Johan we don’t know the type and make-up of the proxy - that’s part of the problem. This is a problem for multiple Customers connecting to our Cloud server.

We were under the impression from the wiki that this config set-up would not have a challenge with a proxy.

Clients can get to the Smart Client launch page - with our Logo and the possibility to download Java etc, and can then download the JNLP, but as soon as the JNLP is launched the user is asked for credentials for the proxy by webstart.

Access to the web client is possible by one of our Customers but another cant even get the web Client, instead getting the same proxy credential issue.

Should this setup actually work? What types of proxy would this config not work with?

Appreciate feedback as it seems like a generic problem with our Corporate Customers and is currently a show stopper with our deployment.

If the proxy ask for credentials then you have to supply them…

If you say that even the webclient doesn’t work and it also ask for credentials then that is completely a browser/proxy issue, servoy is not involved at all.

Hi

Just to clarify, one of our clients can connect to the web client with no issues, he can browse websites, including ours, he can see our smart client launch page on our cloud server again with no issues from the proxy.

However when the jnlp is launched, this is the point where the proxy is asking for credentials, in some cases it gets a little futher and downloads the cache of jars(then we get the authentication dialog).

We have tried multiple configs including running purely on port 80.

What is different about the servoy traffic to normal http traffic that could be picked up by the proxy when running over port 80,is it that our config may not have been 100% correct?

What is the optimal configuration exactly to get traffic through a proxy.

We also experience the same thing in house when testing through Freeproxy(default configuration), as soon as the smart client tries to launch we get a proxy authentication issue.

Regards

jcompagner:
If the proxy ask for credentials then you have to supply them…

If you say that even the webclient doesn’t work and it also ask for credentials then that is completely a browser/proxy issue, servoy is not involved at all.

Johan - seems like we are going around in circles here - I’d appreciate a straight, clear cut answer on this please.

  1. In the wiki it suggests that using the config we have in our first post there should be no conflict with a Proxy. Is that correct?
  2. If that is not correct, and this config does not prevent proxy conflicts (ie the connection being blocked by a proxy) what config will?
  3. Since all data is going via port 80 in this config - why is a proxy credentials request being made for our server site yet connections can be made to web sites etc on the same ports - without proxy changes?
  4. Connections are made to our server over port 80 and successfully downloads the JNLP file (in most instances) yet when the JNLP file attempts to open then Proxy credentials request pops up. What’s the JNLP doing connection wise that is not normally handled in a typical port 80 connection?

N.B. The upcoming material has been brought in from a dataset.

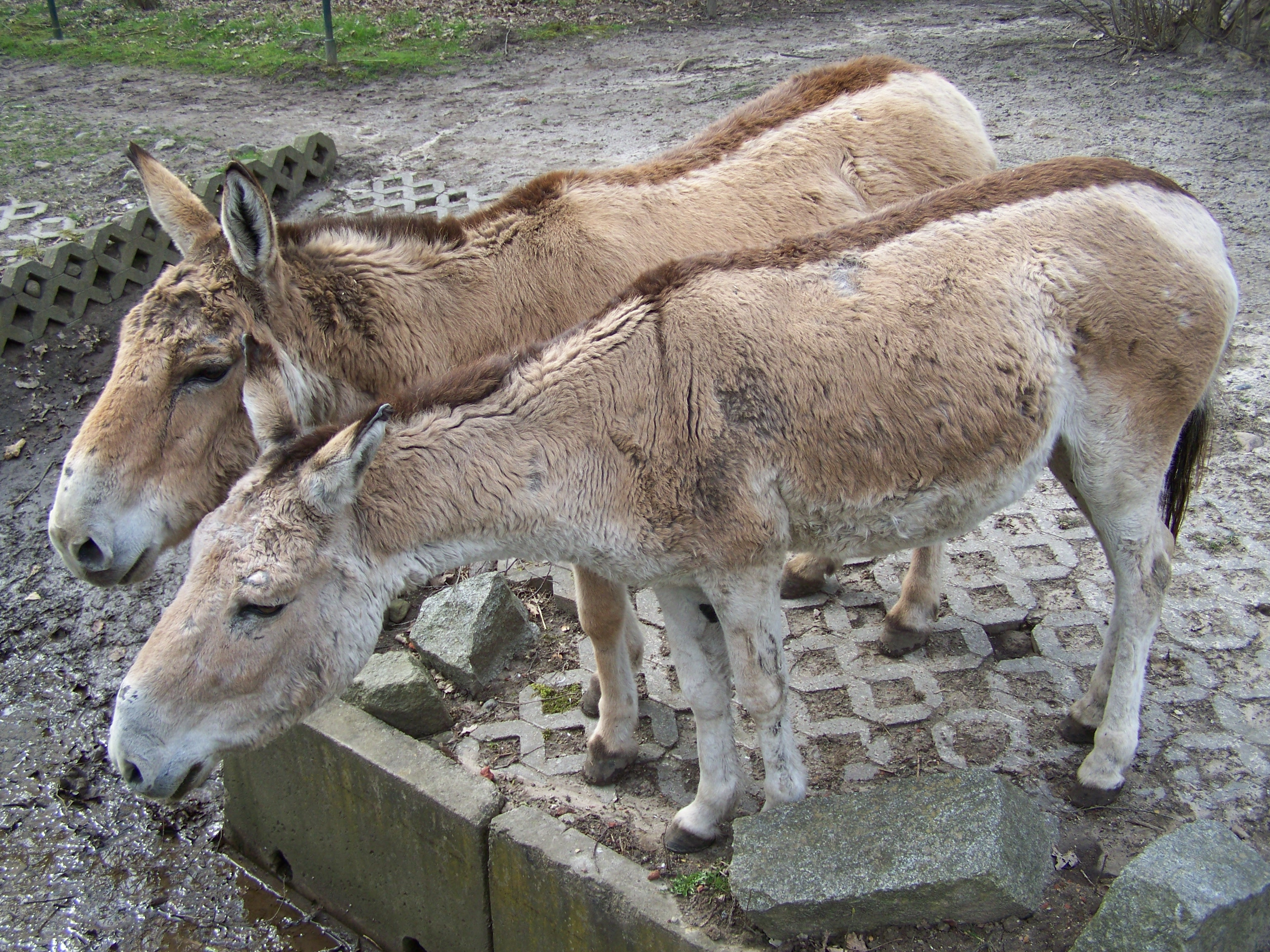 Equus hemionus

Johan we are about to commission Sebastian (one of your own consultants) to undertake a review of the set-up we have as its impossible for our Customers to work with our server - but before we do that, can you confirm that it should be possible to configure Servoy to work on port 80 without proxy credentials or the Customer altering their IT set-up? If that’s not possible then we have totally misunderstood the promise of Servoy in this area!

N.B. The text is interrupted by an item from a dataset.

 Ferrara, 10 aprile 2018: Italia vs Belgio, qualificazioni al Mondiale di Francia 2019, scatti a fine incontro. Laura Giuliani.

I just can’t tell you that.
I don’t know the proxy and and as far as i know if the proxy wants to authenticate it will ask the tunnel to do that and then you get that dialog
So somehow the proxy just asked for the user information, i guess Sebastiaan will be able to help you much better if he sees your complete setup and sees what the proxy requests (what kind of status codes are coming back)

I also dont know if it is WebStart or Servoy that asks for the credentials…
The browser could be configured to send over some credentials or something like that, but webstart is an other program that doesn’t know that and will use its own.